Okay, now for our final test.  We will go power up edge1-8 and return .79 to a weight of 50, which as we saw earlier will result in 9 possible BGP paths, and NSX selecting 8 of them to use for ECMP.  Once everything is up and stable, we will fail edge7 and observe what happens (.66 was the one left out).

After .77 failed, we can see that the DLR added .66 to the ECMP route tables.

Recap

So in today’s screenshot laden post we examined the behavior af and NSX-v DLR when ECMP is utilized but you overload it with BGP peers.  What did we learn today?
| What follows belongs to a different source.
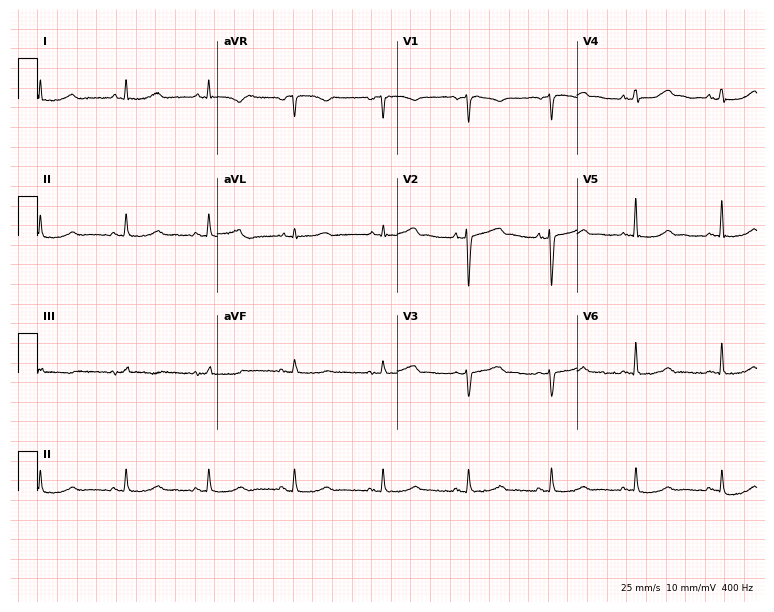
Resting 12-lead electrocardiogram. Patient: a woman, 58 years old. None of these six findings is recorded: first-degree AV block, right bundle branch block, left bundle branch block, sinus bradycardia, atrial fibrillation, sinus tachycardia. Other findings, if any, are not listed.

  • It is possible to overload a DLR  with more than 8 BGP peers of equal weight.  When this occurs the DLR will select 8 of the peers and use them for ECMP.  If one of the peers fails, it will add one of the “overloaded” peers to the pool.  This is interesting because it allows you to provide N+1 8-way ECMP by deploying extra ESGs for situations where the bandwidth provided by 8 ESGs is critical to your environment.
  • It is possible to overload a DLR DLR configured for 8 way ECMP with one or more ESGs of lower weight for scenarios like datacenter failover.

While we explicitly tested this with an NSX-v DLR, I suspect this same behavior can be found in NSX-v ESGs, and any other Vyatta style router, and possible even classical hardware routers.  I am really at the neophyte level when it comes to routing and BGP behavior, so I don’t want to overpromise here.

Hopefully these two pieces of information are helpful to you in making informed decisions when planning out your NSX and possibly other routing deployments.